Records for processing: Begin

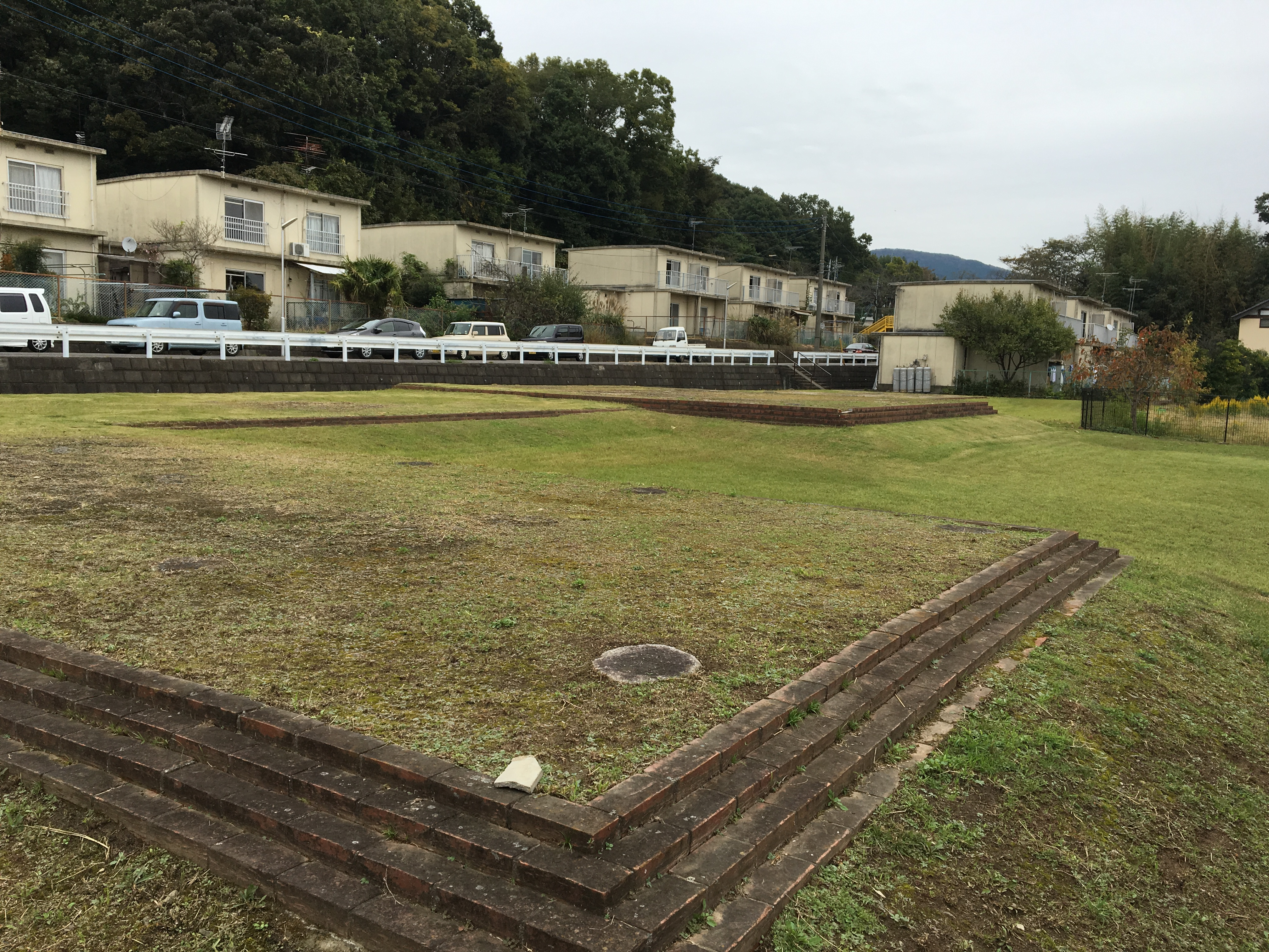 つくば市北条にある日向廃寺跡
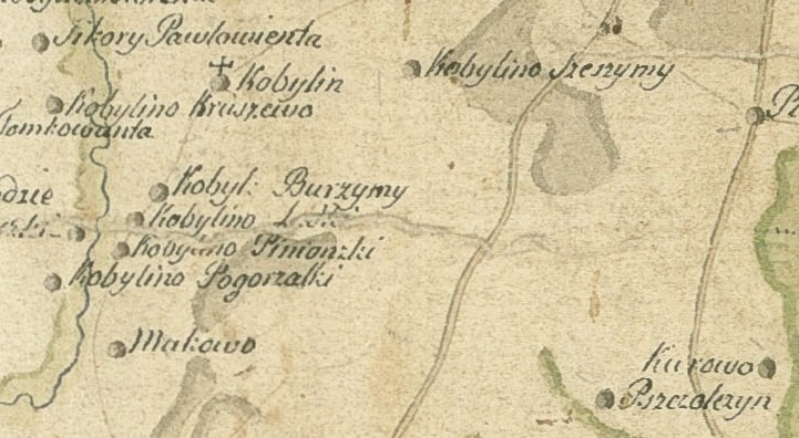 W latach 1795-1807 Kobylin znajdował się w Prusach Nowowschodnich, departamencie białostockim w powiecie suraskim. Jest to fragment mapy z 1804 roku.
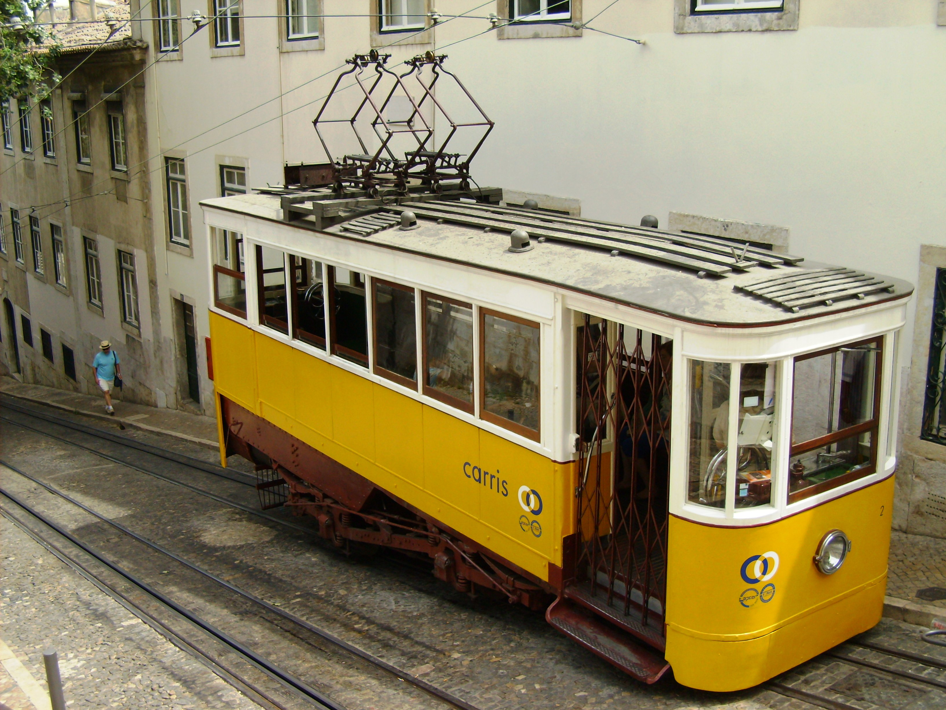 Elevador da Glória, Bairro Alto, cidade e distrito de Lisboa, Portugal
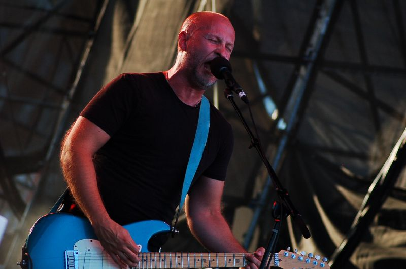 Bob Mould (former singer of Hüsker Dü)
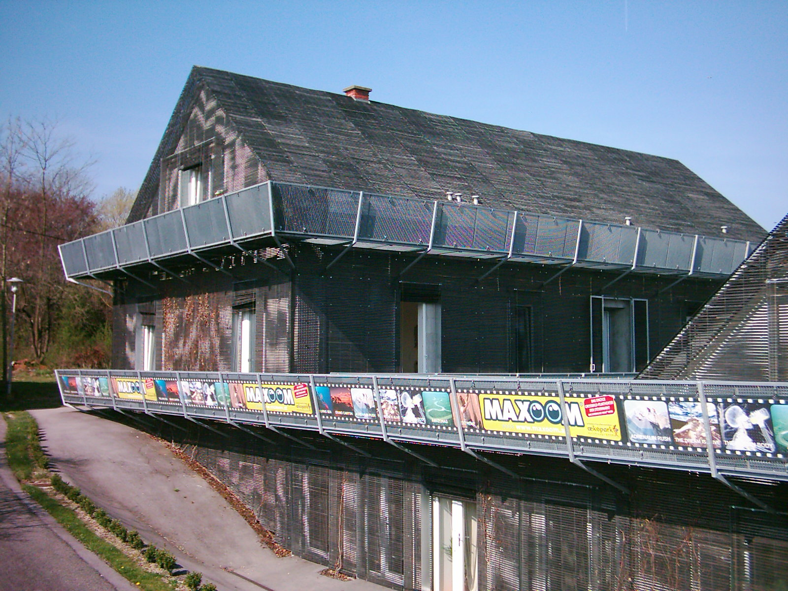 The residential building Black Treefrog in Bad Waltersdorf, Austria, higher part. Der höhere Teil des Wohnbaus Schwarzer Laubfrosch in Bad Waltersdorf
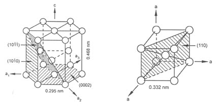 Maille alpha et bêta du titane, image réalisée par Ghysels Philippe, d'après les données crystallographiques de JOHNSEN (O.), Minerals of the World, Princeton (United States) : Princeton University Press, 2002, 438 p.
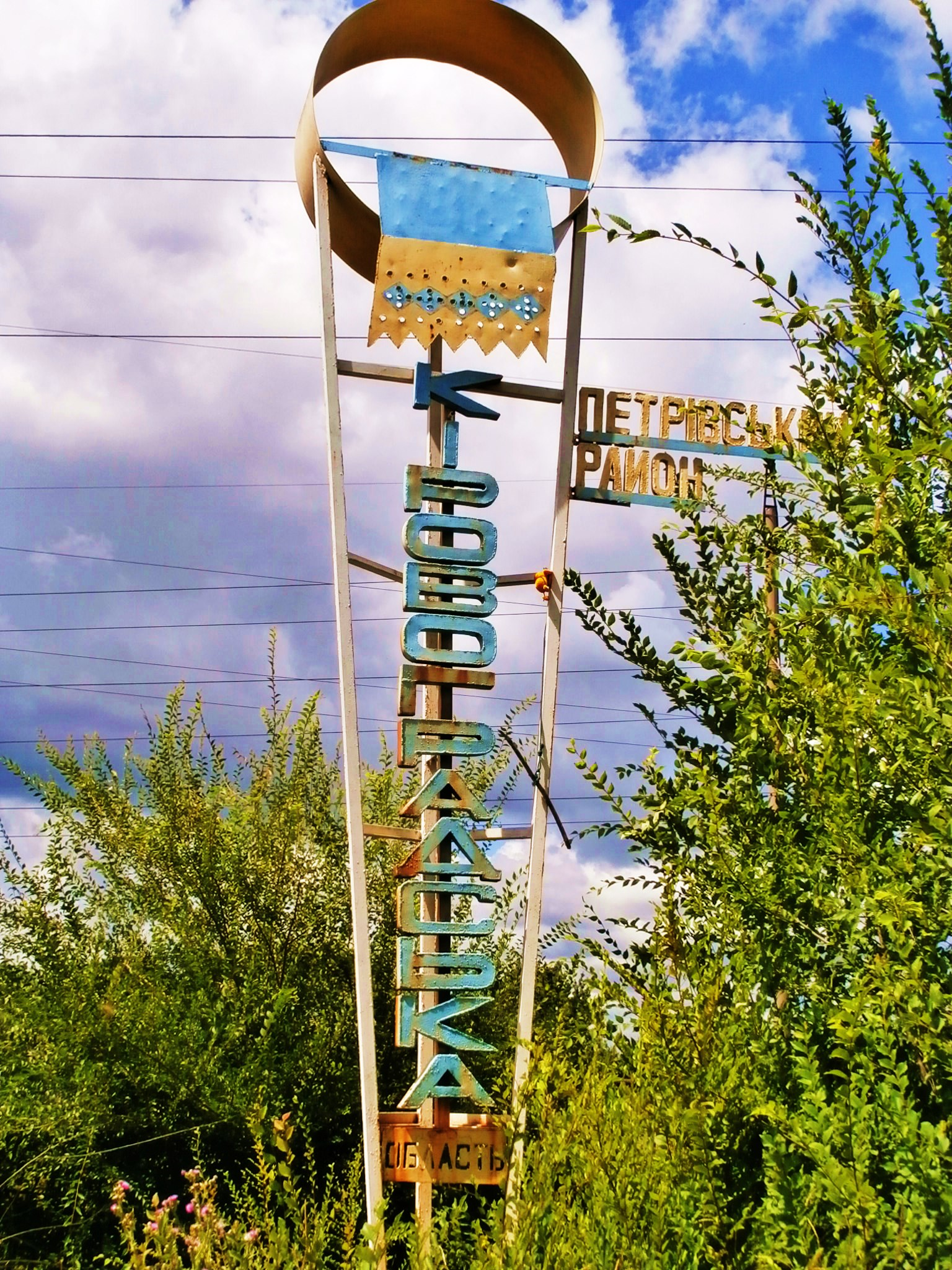 Grenzschild Oblast Kiroworad Rajon Petrowe
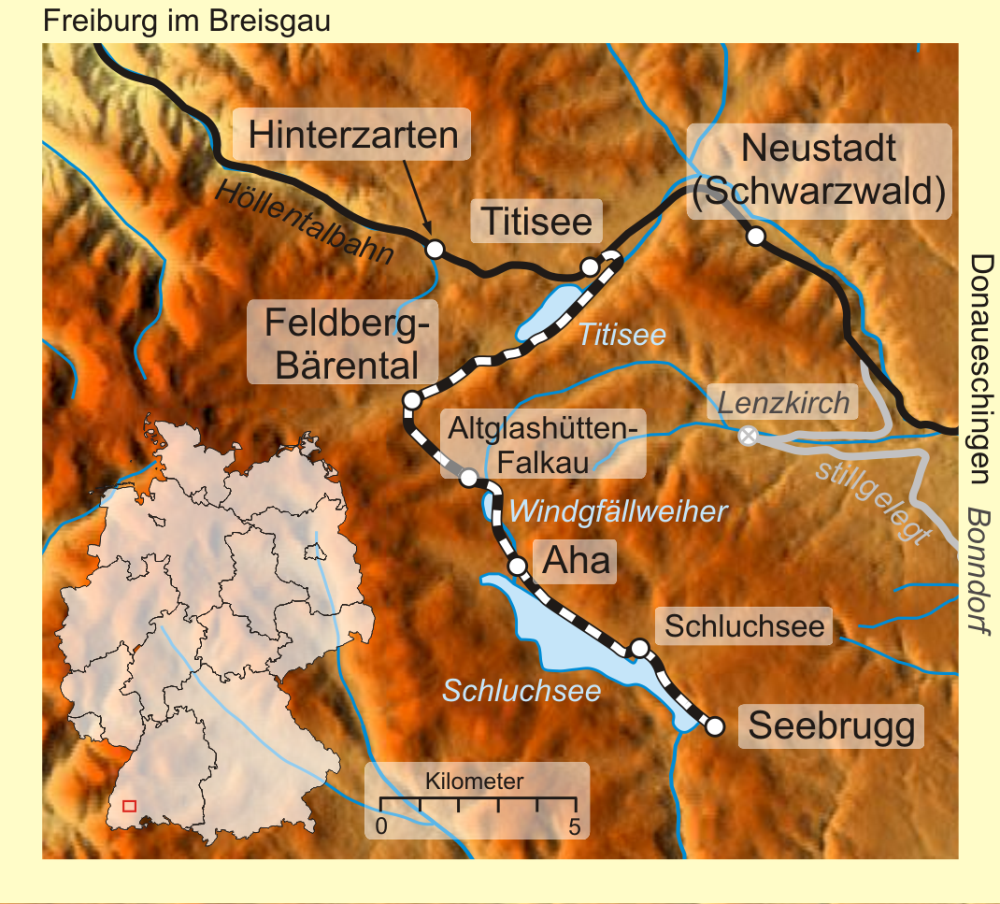 Verlaufskarte Dreiseenbahn
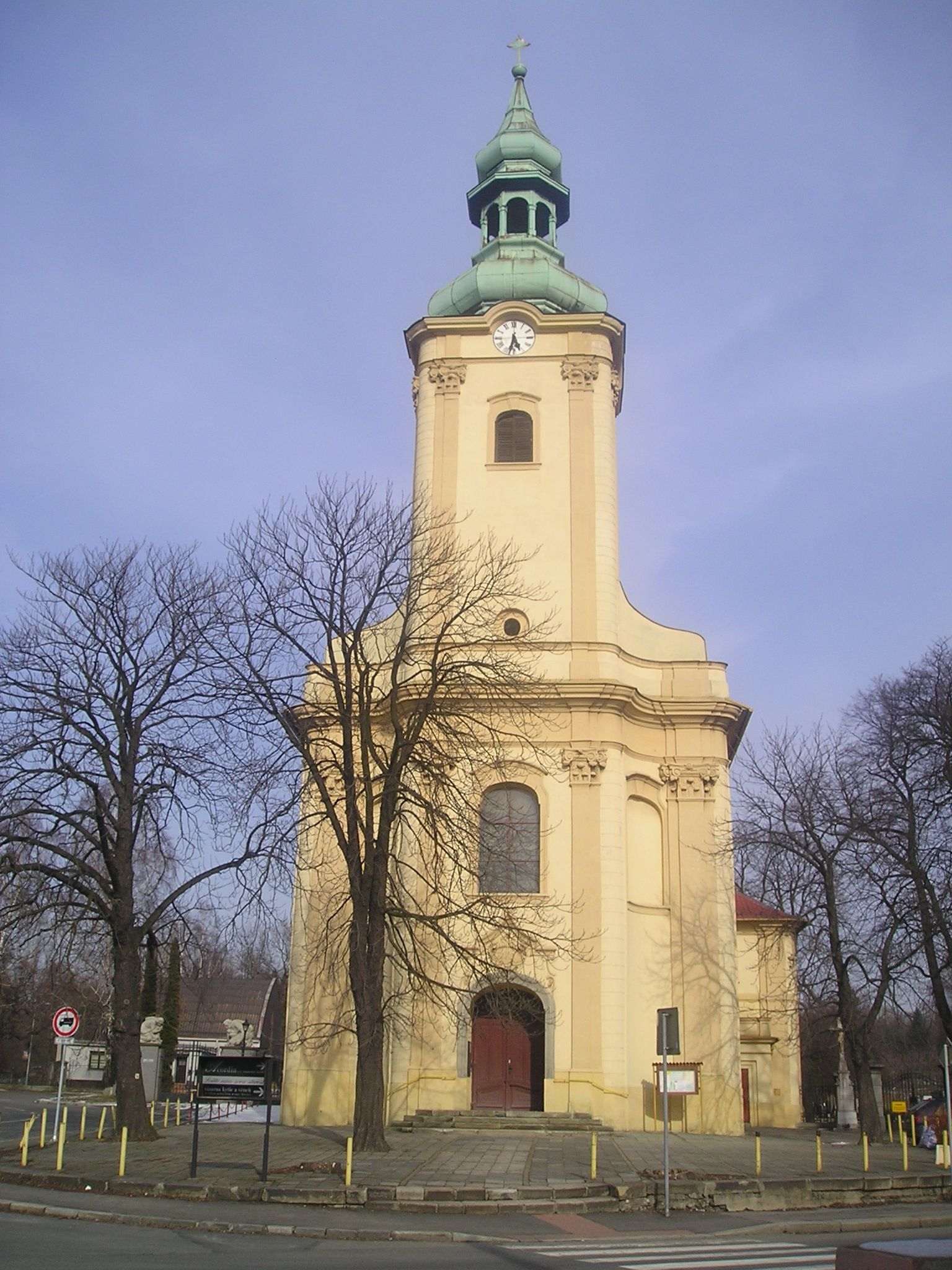 Kostel sv. Josefa v Ostravě - Slezské Ostravě
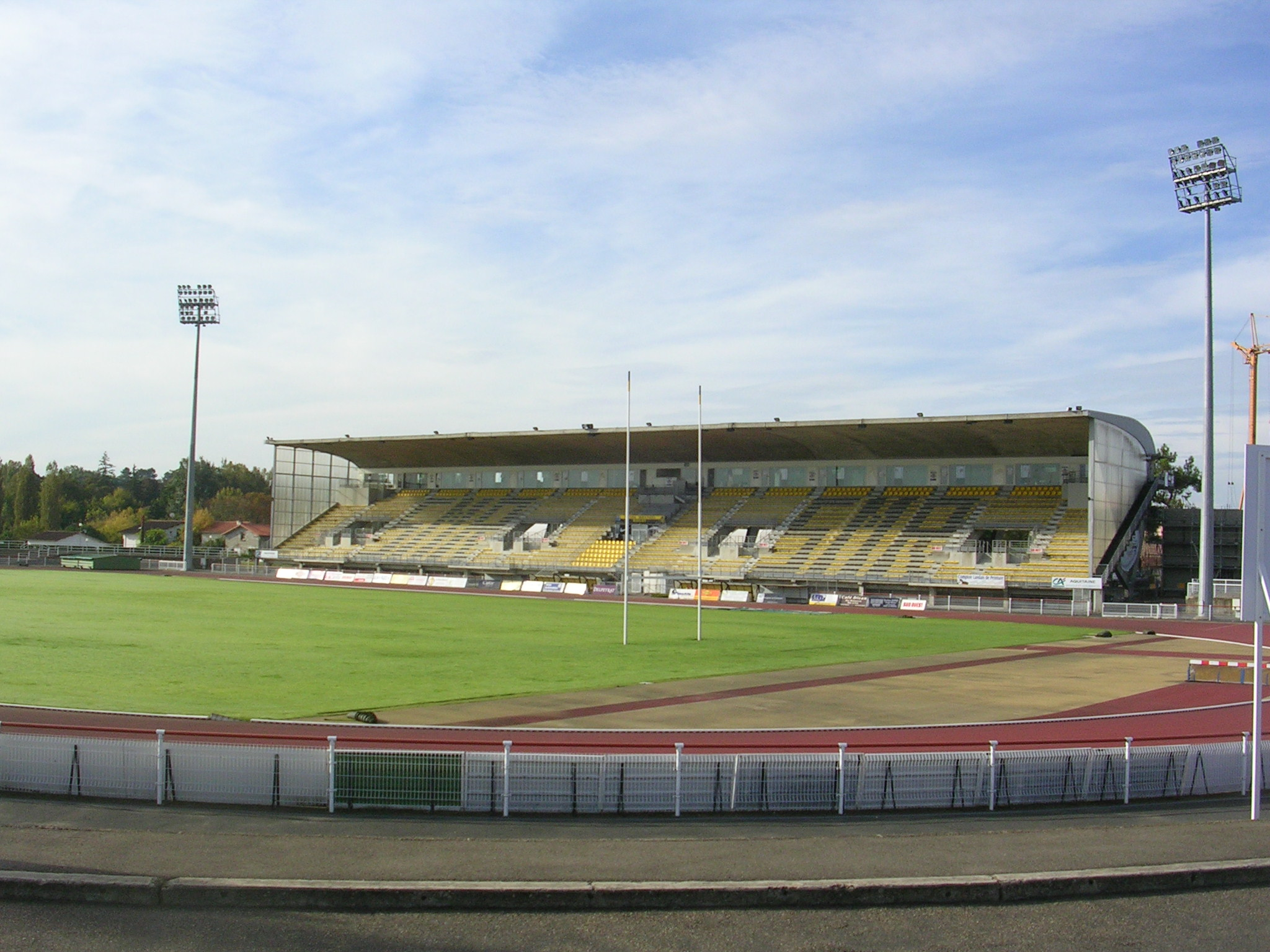 Stade Guy Boniface à Mont-de-Marsan (Landes, France)

Records for processing: End

■ Exercise brief: Exactly the lines from the top of the entries through the line with "Bob Mould (former singer of Hüsker Dü)", inclusive, must be given again, with every picture omitted.

■ Solution below:
 つくば市北条にある日向廃寺跡
 W latach 1795-1807 Kobylin znajdował się w Prusach Nowowschodnich, departamencie białostockim w powiecie suraskim. Jest to fragment mapy z 1804 roku.
 Elevador da Glória, Bairro Alto, cidade e distrito de Lisboa, Portugal
 Bob Mould (former singer of Hüsker Dü)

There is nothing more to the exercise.